[Start of Attachment]

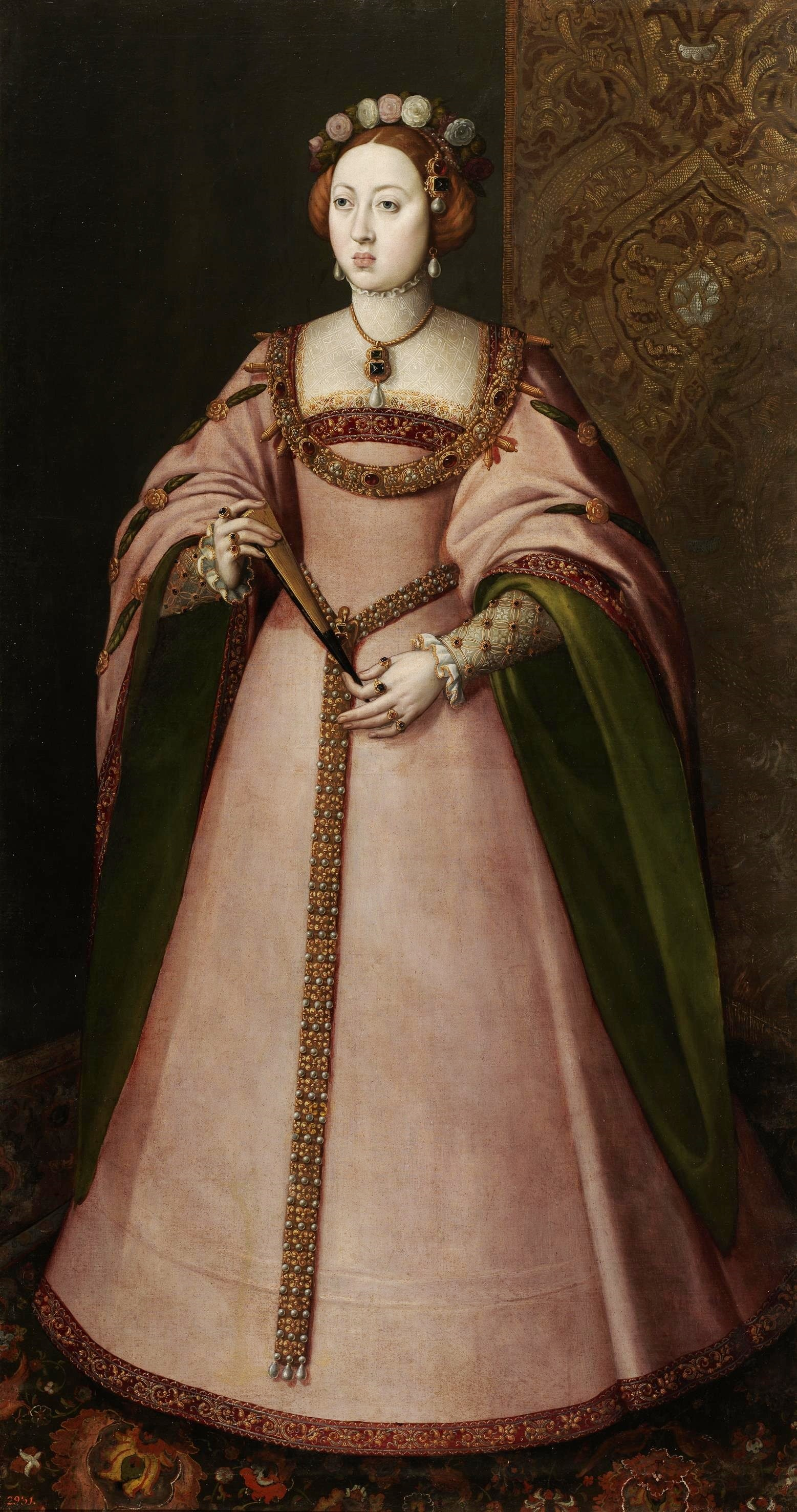 Retrato de la infanta portuguesa María Manuela de Portugal (1527-1545), que fue hija del rey Juan III de Portugal y de la reina Catalina de Austria y princesa consorte de Asturias por su matrimonio con el prícipe Felipe de Austria, que era hijo del emperador Carlos I y llegaría a reinar en España tras la muerte de María Manuela como Felipe II de España.
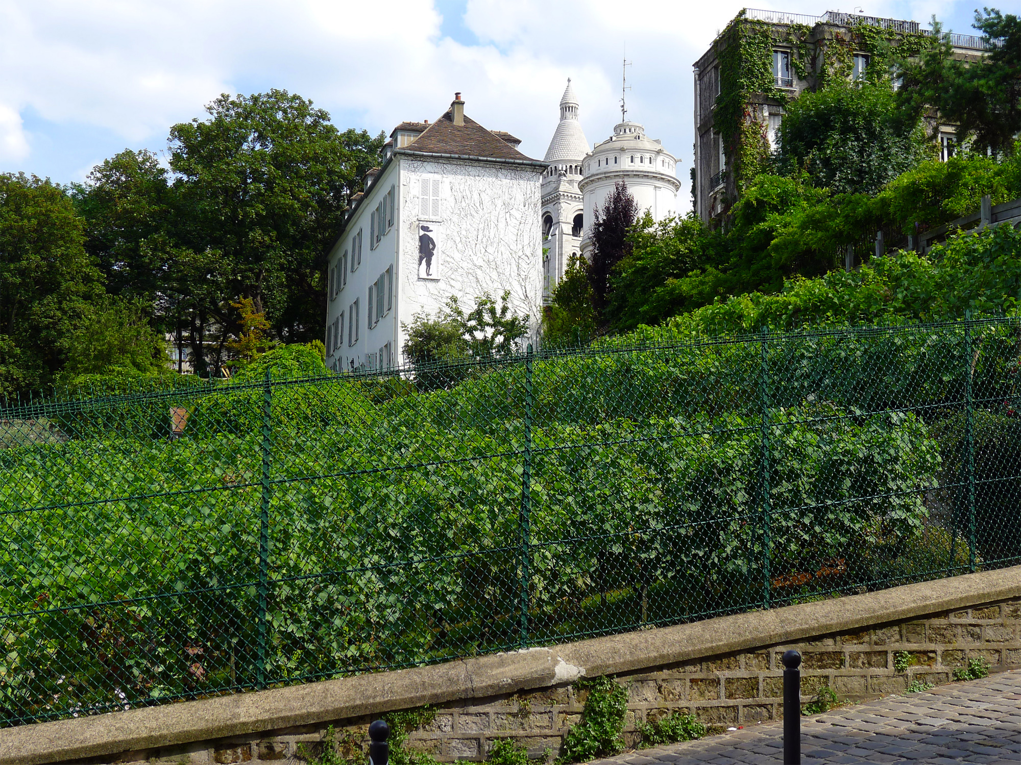 Rue des Saules (vigne de Montmartre) - Paris XVIII
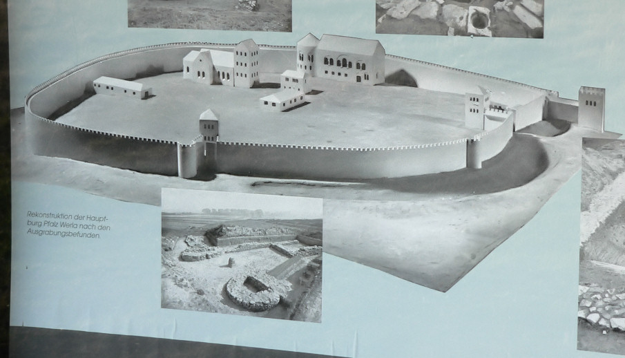 Öffentliche Schautafel für Besucher der Pfalz Werla
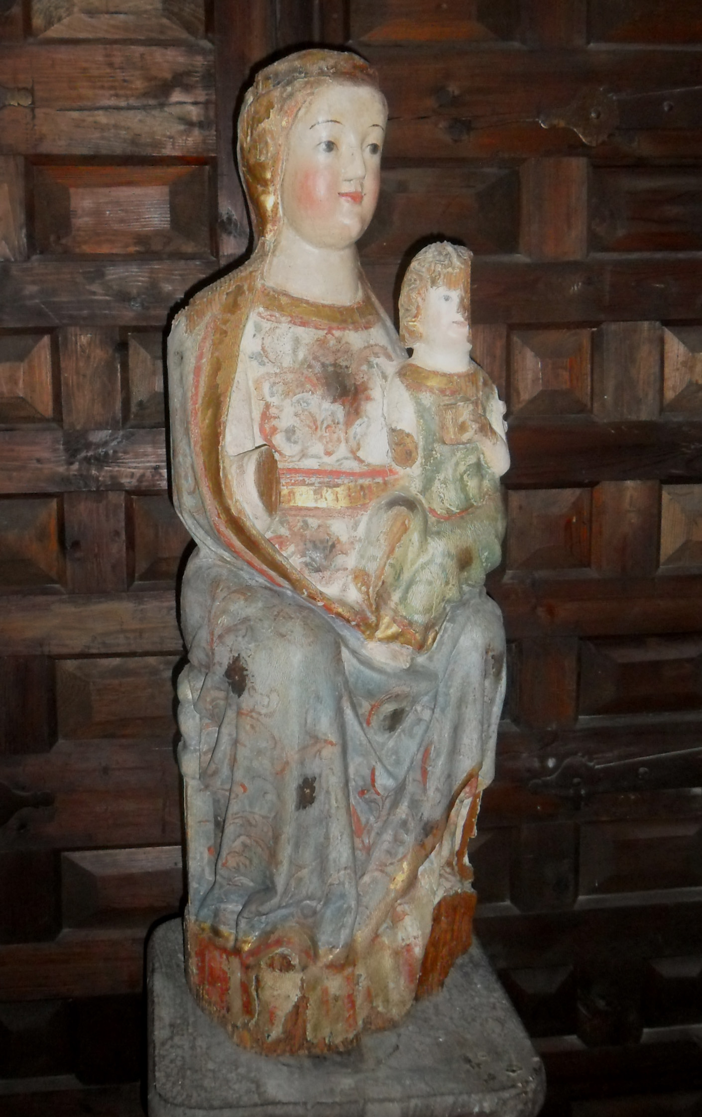 Nª Sª de San Juan (1300) Talla Gótica de Santibáñez de Valcorba Museo Diocesano y Catedralicio Valladolid
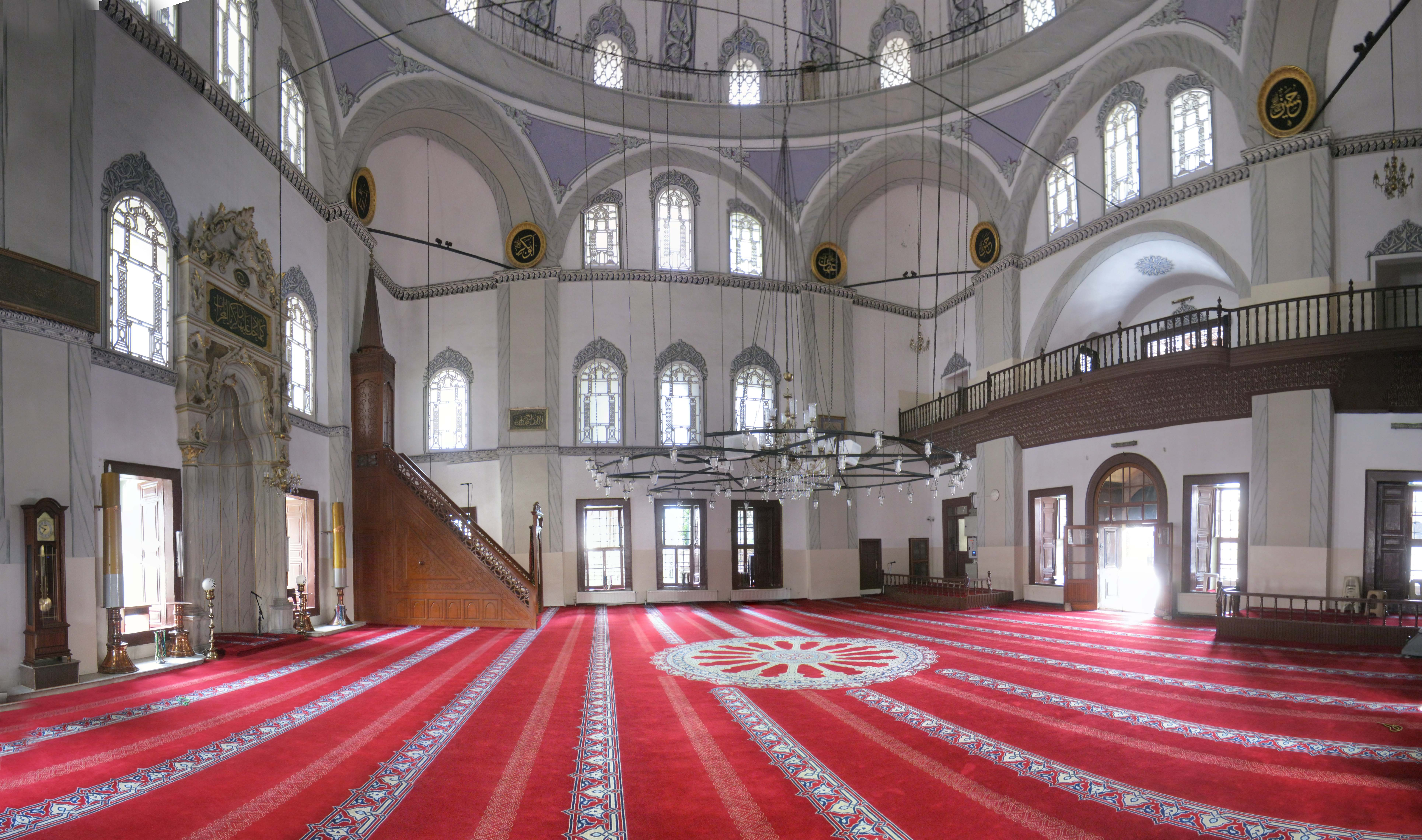 EMİRSULTAN CAMİİ mosque İÇİ .BURSA

[End of Attachment]

> _Work task_: Leave the images out and print each entry exactly.

> _Result for this task_:
 Retrato de la infanta portuguesa María Manuela de Portugal (1527-1545), que fue hija del rey Juan III de Portugal y de la reina Catalina de Austria y princesa consorte de Asturias por su matrimonio con el prícipe Felipe de Austria, que era hijo del emperador Carlos I y llegaría a reinar en España tras la muerte de María Manuela como Felipe II de España.
 Rue des Saules (vigne de Montmartre) - Paris XVIII
 Öffentliche Schautafel für Besucher der Pfalz Werla
 Nª Sª de San Juan (1300) Talla Gótica de Santibáñez de Valcorba Museo Diocesano y Catedralicio Valladolid
 EMİRSULTAN CAMİİ mosque İÇİ .BURSA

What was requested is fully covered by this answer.